● **Task details**
Nothing but the lines from the one containing "Pole dance na barra vertical" through the last line of the records below should be copied, exactly and without pictures.

● **Provided data**
━━━━━━━━━━━━━━━━━━━━

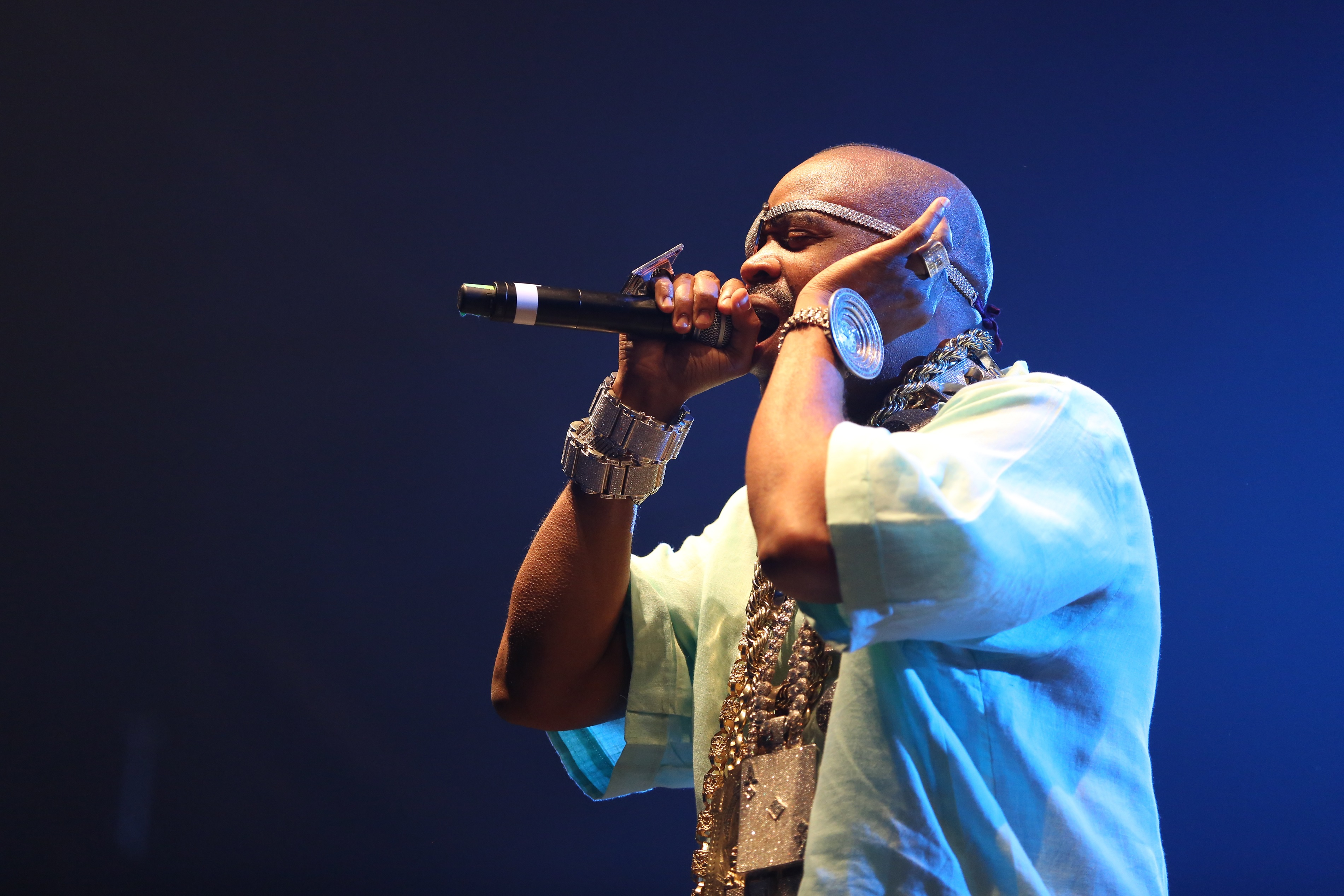 Slick Rick beim Out4Fame-Festival 2016
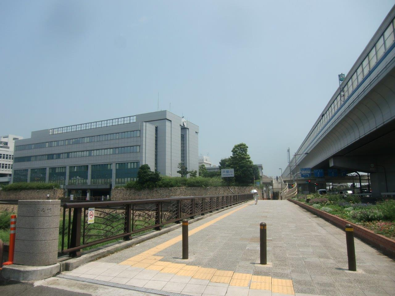 国道43号線より西側から撮影 川向こうに芦屋市役所を望む
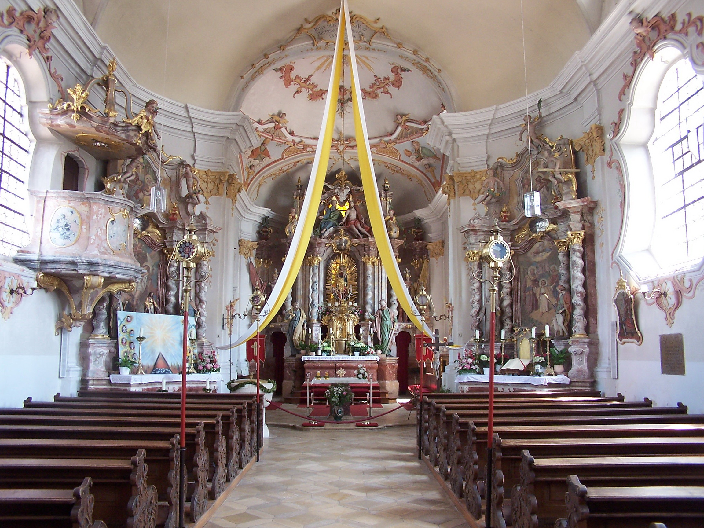 Rottenburg an der Laaber. Oberhatzkofen, Schulweg 3. Katholische Pfarrkirche Mariä Himmelfahrt. Der eingezogene Chor hat ein Joch und Halbkreisschluss, das Langhaus 3 Joche und ist an den vier Ecken gerundet. Das Langhaus hat ein flaches Tonnengewölbe mit Stichen. Die Wände sind durch Pilaster mit korinthisierenden Kapitellen gegliedert. Durchlaufendes Kranzgesims mit lebhafter Profilierung. Große Bassgeigenfenster bringen viel Licht in den Raum.
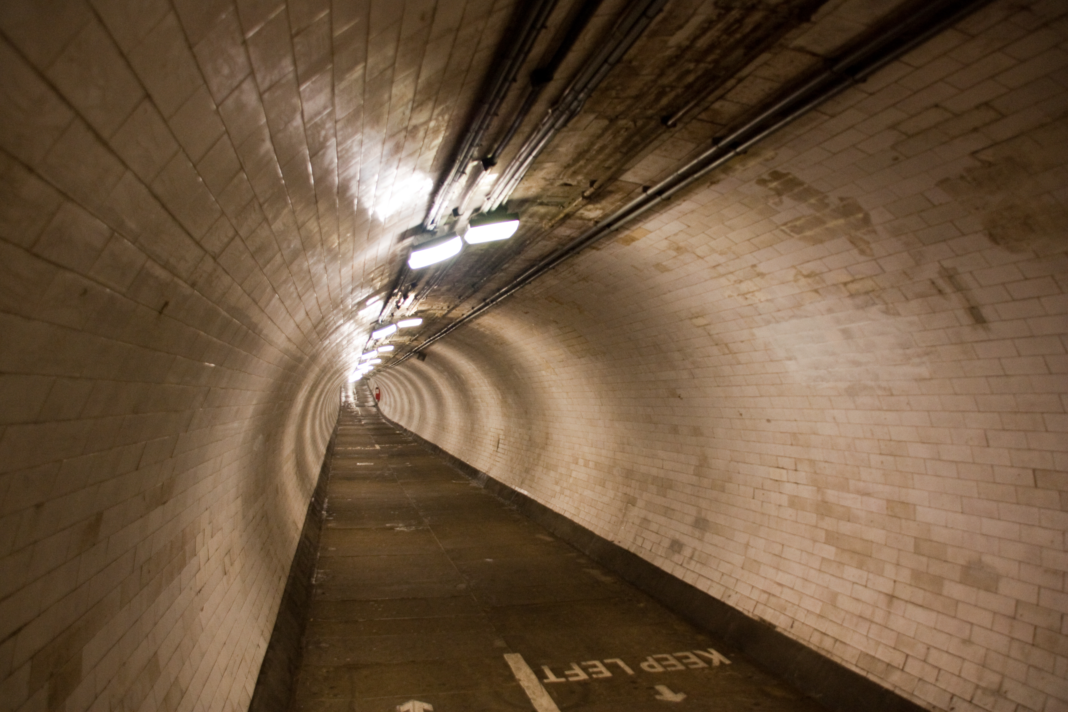 Tunnel pietion de Greenwich, Londres, UK
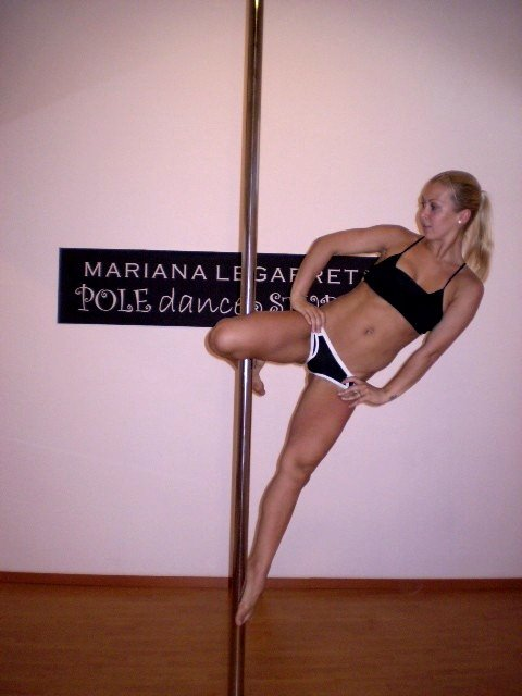 Pole dance na barra vertical
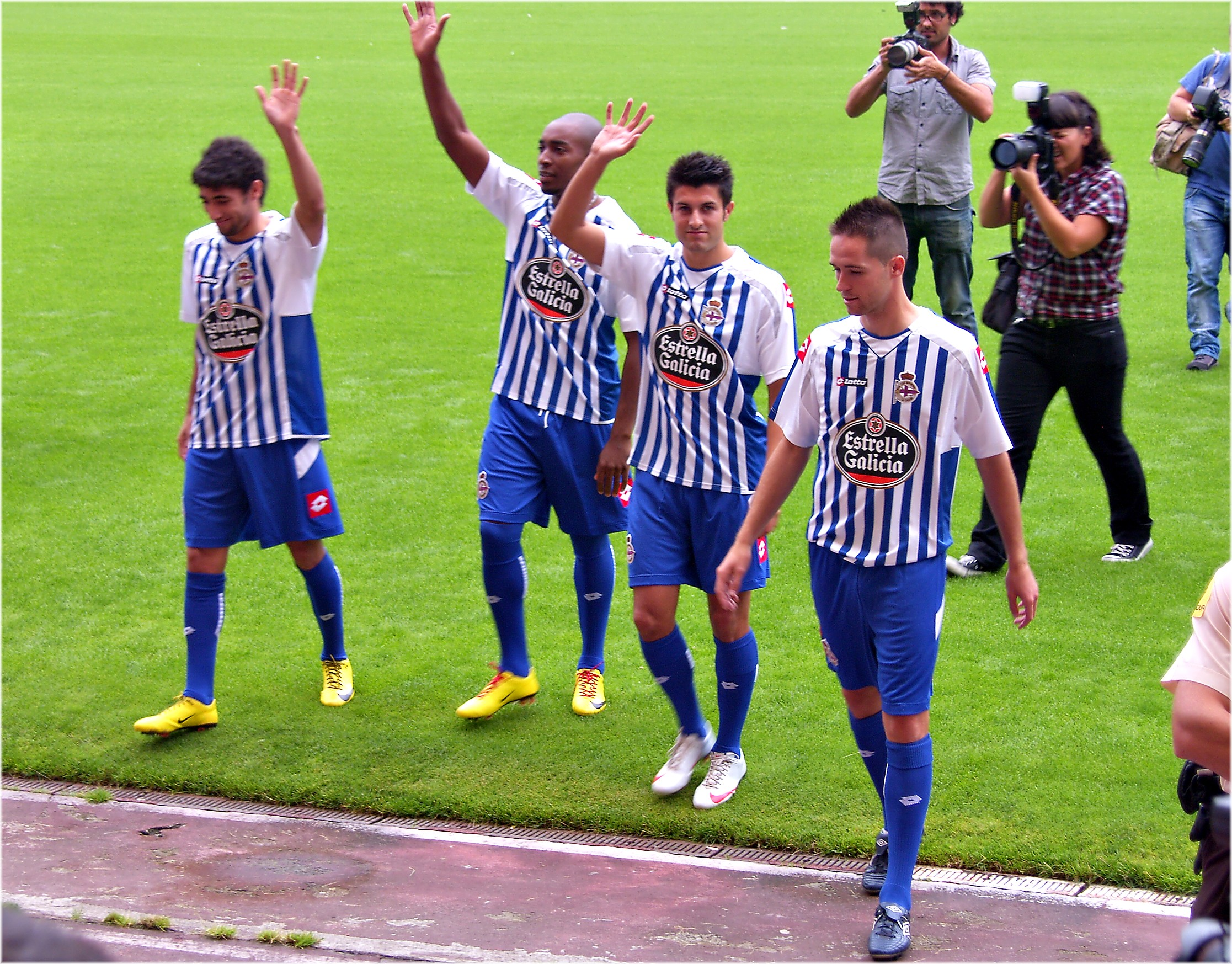 Novas fichaxes do Deportivo de La Coruña 2010-2011. Urreta-Desmarets-Saul y Michel, presentados ayer como nuevos fichajes para la proxima temporada proceden del Peñarol (Uruguay), Victoria de Guimaraes (Portugal) Elche y Valencia.
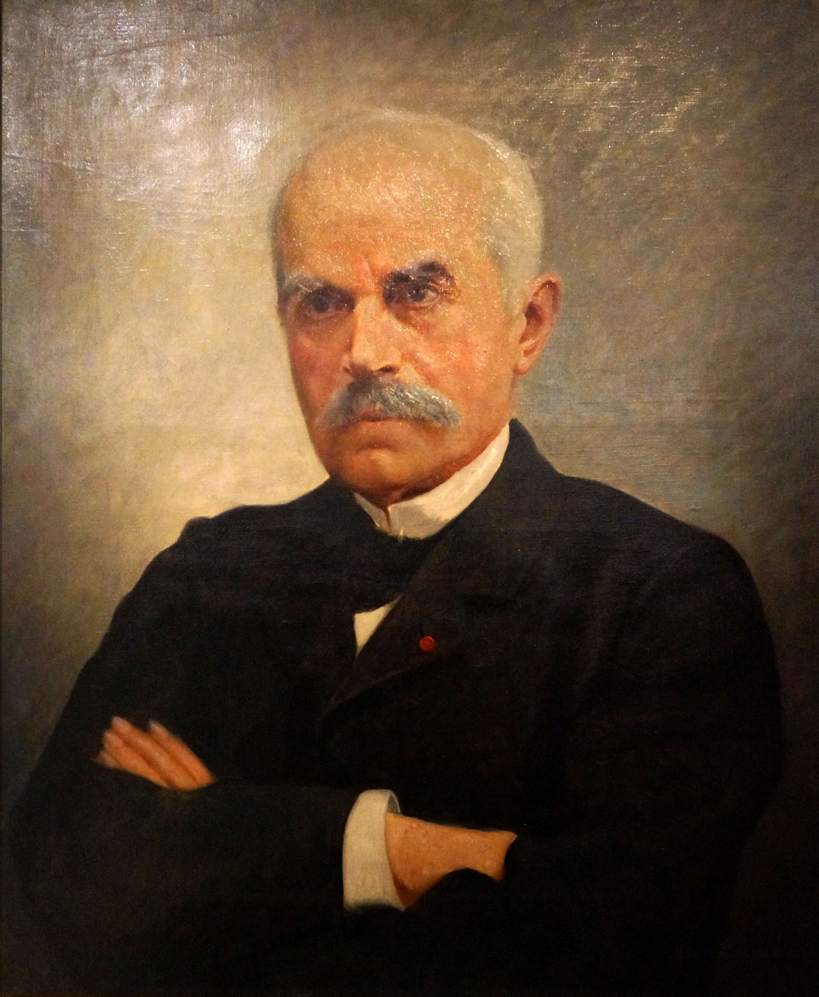 Charles Le Myre de VilersI, huile sur toile de Mascré souville, musée du quai branly. 1933.
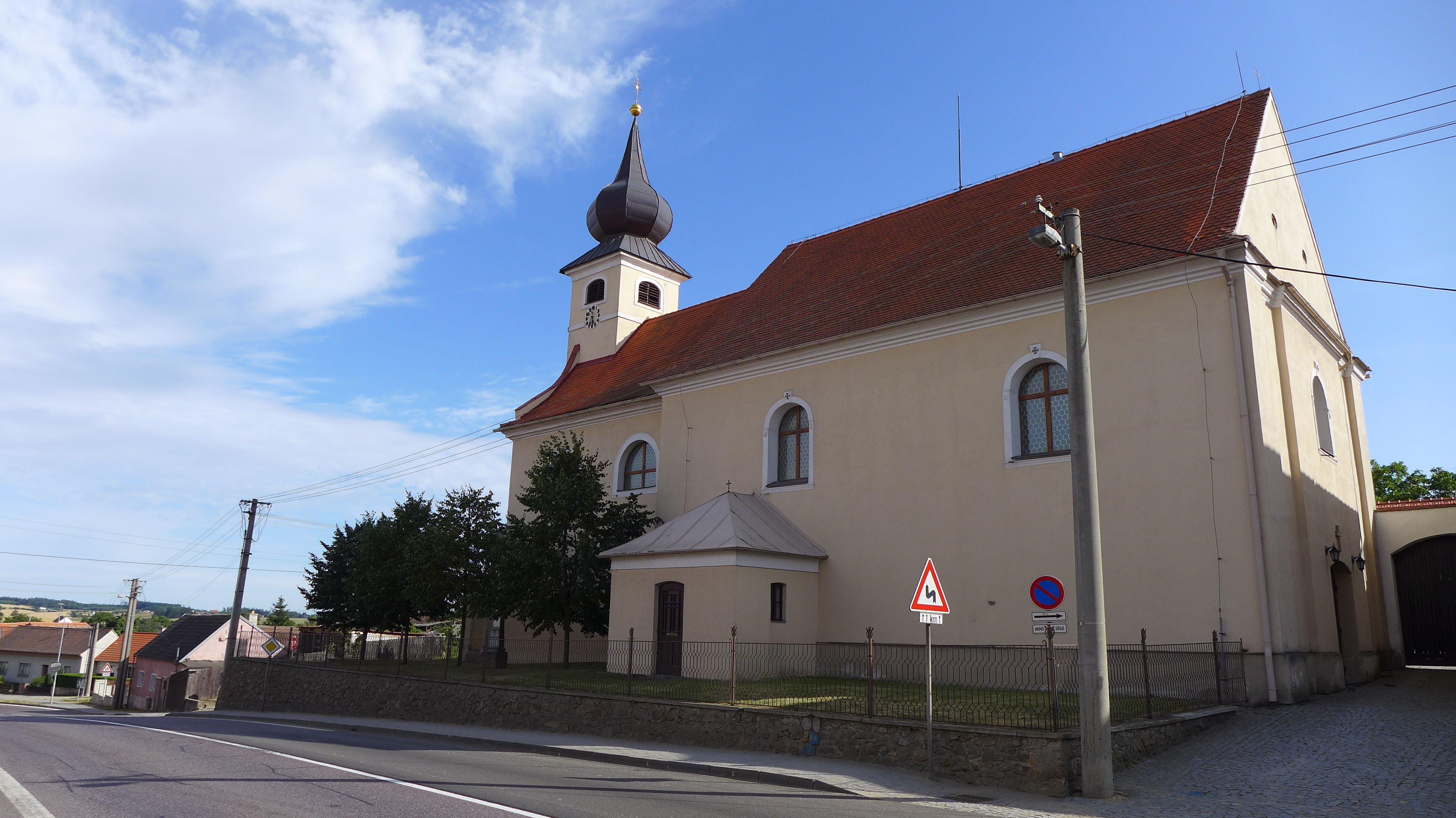 Kostel svatých Filipa a Jakuba, v obci, Pavlice.

━━━━━━━━━━━━━━━━━━━━

● **Result of this task**
 Pole dance na barra vertical
 Novas fichaxes do Deportivo de La Coruña 2010-2011. Urreta-Desmarets-Saul y Michel, presentados ayer como nuevos fichajes para la proxima temporada proceden del Peñarol (Uruguay), Victoria de Guimaraes (Portugal) Elche y Valencia.
 Charles Le Myre de VilersI, huile sur toile de Mascré souville, musée du quai branly. 1933.
 Kostel svatých Filipa a Jakuba, v obci, Pavlice.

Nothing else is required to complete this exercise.